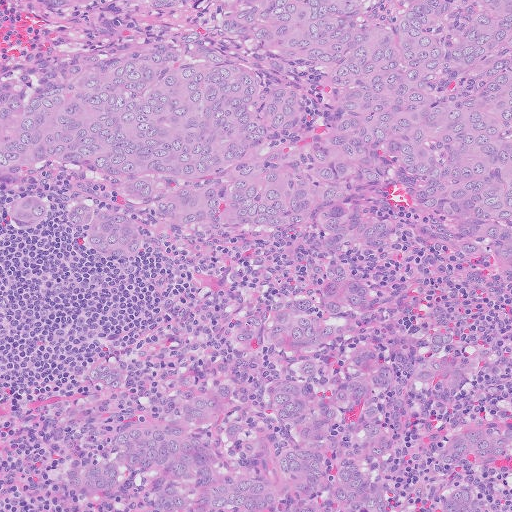
A 0.51-mm field of an H&E-stained sentinel lymph node from a breast-cancer patient (whole-slide image), shown at about 10×, about 1.0 µm per pixel.
Question: Which parts of this field are metastatic tumour? Answer with the outline of each region, in pixels.
Answer: One metastatic tumour region; its boundary, reduced to 22 corners and listed clockwise: (11, 0), (511, 0), (511, 492), (494, 490), (487, 511), (96, 511), (70, 492), (66, 470), (106, 448), (124, 408), (88, 372), (121, 369), (148, 426), (163, 419), (235, 341), (257, 246), (126, 267), (24, 244), (1, 217), (0, 79), (98, 55), (110, 21).
About 80% of this field is tumour.

* EXERCISE: Print the material above verbatim except the pictures.

* REPLY:
A 0.51-mm field of an H&E-stained sentinel lymph node from a breast-cancer patient (whole-slide image), shown at about 10×, about 1.0 µm per pixel.
Question: Which parts of this field are metastatic tumour? Answer with the outline of each region, in pixels.
Answer: One metastatic tumour region; its boundary, reduced to 22 corners and listed clockwise: (11, 0), (511, 0), (511, 492), (494, 490), (487, 511), (96, 511), (70, 492), (66, 470), (106, 448), (124, 408), (88, 372), (121, 369), (148, 426), (163, 419), (235, 341), (257, 246), (126, 267), (24, 244), (1, 217), (0, 79), (98, 55), (110, 21).
About 80% of this field is tumour.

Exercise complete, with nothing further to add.